Work to complete:
Nothing but the text of the records should come back; copy it exactly and leave the pictures out.

Source information:
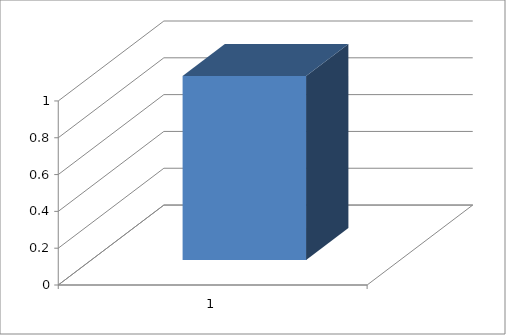
| Category | Series 0 |
|---|---|
| 1.0 | 1 |
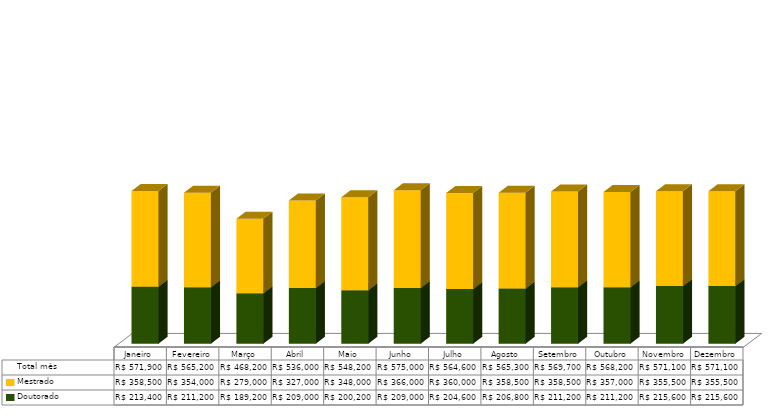
| Category | Doutorado                      | Mestrado                       | Total mês |
|---|---|---|---|
| Janeiro | 213400 | 358500 | 571900 |
| Fevereiro | 211200 | 354000 | 565200 |
| Março | 189200 | 279000 | 468200 |
| Abril | 209000 | 327000 | 536000 |
| Maio | 200200 | 348000 | 548200 |
| Junho | 209000 | 366000 | 575000 |
| Julho | 204600 | 360000 | 564600 |
| Agosto | 206800 | 358500 | 565300 |
| Setembro | 211200 | 358500 | 569700 |
| Outubro | 211200 | 357000 | 568200 |
| Novembro | 215600 | 355500 | 571100 |
| Dezembro | 215600 | 355500 | 571100 |
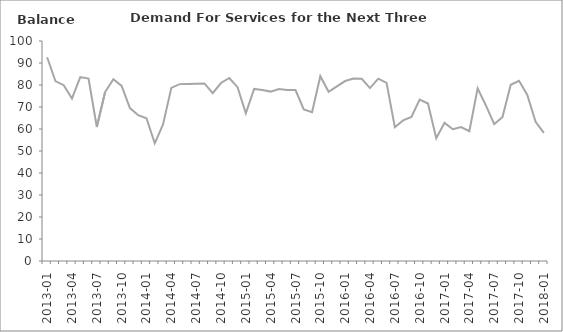
| Category | Balance |
|---|---|
| 2013-01 | 92.6 |
|  | 81.8 |
|  | 79.9 |
| 2013-04 | 73.9 |
|  | 83.6 |
|  | 82.9 |
| 2013-07 | 60.9 |
|  | 76.8 |
|  | 82.6 |
| 2013-10 | 79.6 |
|  | 69.5 |
|  | 66.3 |
| 2014-01 | 64.9 |
|  | 53.5 |
|  | 62.1 |
| 2014-04 | 78.7 |
|  | 80.4 |
|  | 80.5 |
| 2014-07 | 80.6 |
|  | 80.7 |
|  | 76.3 |
| 2014-10 | 80.9 |
|  | 83.2 |
|  | 79 |
| 2015-01 | 67.1 |
|  | 78.2 |
|  | 77.7 |
| 2015-04 | 77 |
|  | 78.2 |
|  | 77.7 |
| 2015-07 | 77.7 |
|  | 68.9 |
|  | 67.6 |
| 2015-10 | 84 |
|  | 76.9 |
|  | 79.4 |
| 2016-01 | 81.8 |
|  | 82.9 |
|  | 82.8 |
| 2016-04 | 78.6 |
|  | 82.9 |
|  | 81 |
| 2016-07 | 60.8 |
|  | 63.9 |
|  | 65.5 |
| 2016-10 | 73.4 |
|  | 71.6 |
|  | 55.8 |
| 2017-01 | 62.8 |
|  | 59.9 |
|  | 60.9 |
| 2017-04 | 59 |
|  | 78.5 |
|  | 70.7 |
| 2017-07 | 62.2 |
|  | 65.4 |
|  | 80.1 |
| 2017-10 | 81.9 |
|  | 75.5 |
|  | 63.3 |
| 2018-01 | 58.2 |
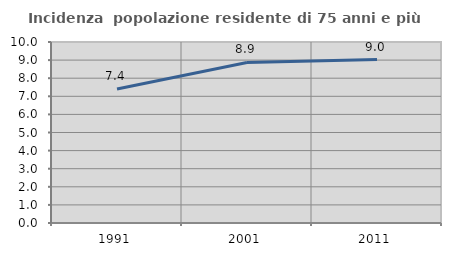
| Category | Incidenza  popolazione residente di 75 anni e più |
|---|---|
| 1991.0 | 7.399 |
| 2001.0 | 8.873 |
| 2011.0 | 9.026 |
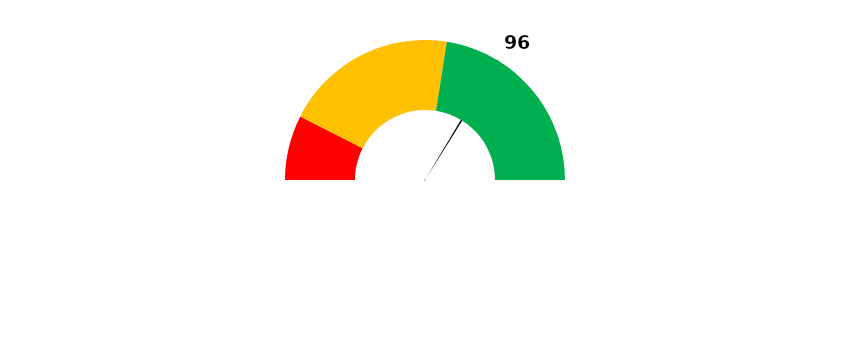
| Category | İbre |
|---|---|
| 0 | 96 |
| 1 | 1 |
| 2 | 189 |
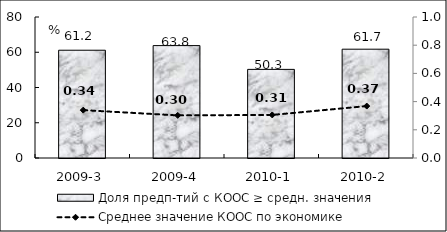
| Category | Доля предп-тий с КООС ≥ средн. значения  |
|---|---|
| 2009-3 | 61.15 |
| 2009-4 | 63.77 |
| 2010-1 | 50.28 |
| 2010-2 | 61.73 |

Expected answer:
| Category | Series 0 |
|---|---|
| 1.0 | 1 |
| Category | Doutorado                      | Mestrado                       | Total mês |
|---|---|---|---|
| Janeiro | 213400 | 358500 | 571900 |
| Fevereiro | 211200 | 354000 | 565200 |
| Março | 189200 | 279000 | 468200 |
| Abril | 209000 | 327000 | 536000 |
| Maio | 200200 | 348000 | 548200 |
| Junho | 209000 | 366000 | 575000 |
| Julho | 204600 | 360000 | 564600 |
| Agosto | 206800 | 358500 | 565300 |
| Setembro | 211200 | 358500 | 569700 |
| Outubro | 211200 | 357000 | 568200 |
| Novembro | 215600 | 355500 | 571100 |
| Dezembro | 215600 | 355500 | 571100 |
| Category | Balance |
|---|---|
| 2013-01 | 92.6 |
|  | 81.8 |
|  | 79.9 |
| 2013-04 | 73.9 |
|  | 83.6 |
|  | 82.9 |
| 2013-07 | 60.9 |
|  | 76.8 |
|  | 82.6 |
| 2013-10 | 79.6 |
|  | 69.5 |
|  | 66.3 |
| 2014-01 | 64.9 |
|  | 53.5 |
|  | 62.1 |
| 2014-04 | 78.7 |
|  | 80.4 |
|  | 80.5 |
| 2014-07 | 80.6 |
|  | 80.7 |
|  | 76.3 |
| 2014-10 | 80.9 |
|  | 83.2 |
|  | 79 |
| 2015-01 | 67.1 |
|  | 78.2 |
|  | 77.7 |
| 2015-04 | 77 |
|  | 78.2 |
|  | 77.7 |
| 2015-07 | 77.7 |
|  | 68.9 |
|  | 67.6 |
| 2015-10 | 84 |
|  | 76.9 |
|  | 79.4 |
| 2016-01 | 81.8 |
|  | 82.9 |
|  | 82.8 |
| 2016-04 | 78.6 |
|  | 82.9 |
|  | 81 |
| 2016-07 | 60.8 |
|  | 63.9 |
|  | 65.5 |
| 2016-10 | 73.4 |
|  | 71.6 |
|  | 55.8 |
| 2017-01 | 62.8 |
|  | 59.9 |
|  | 60.9 |
| 2017-04 | 59 |
|  | 78.5 |
|  | 70.7 |
| 2017-07 | 62.2 |
|  | 65.4 |
|  | 80.1 |
| 2017-10 | 81.9 |
|  | 75.5 |
|  | 63.3 |
| 2018-01 | 58.2 |
| Category | Incidenza  popolazione residente di 75 anni e più |
|---|---|
| 1991.0 | 7.399 |
| 2001.0 | 8.873 |
| 2011.0 | 9.026 |
| Category | İbre |
|---|---|
| 0 | 96 |
| 1 | 1 |
| 2 | 189 |
| Category | Доля предп-тий с КООС ≥ средн. значения  |
|---|---|
| 2009-3 | 61.15 |
| 2009-4 | 63.77 |
| 2010-1 | 50.28 |
| 2010-2 | 61.73 |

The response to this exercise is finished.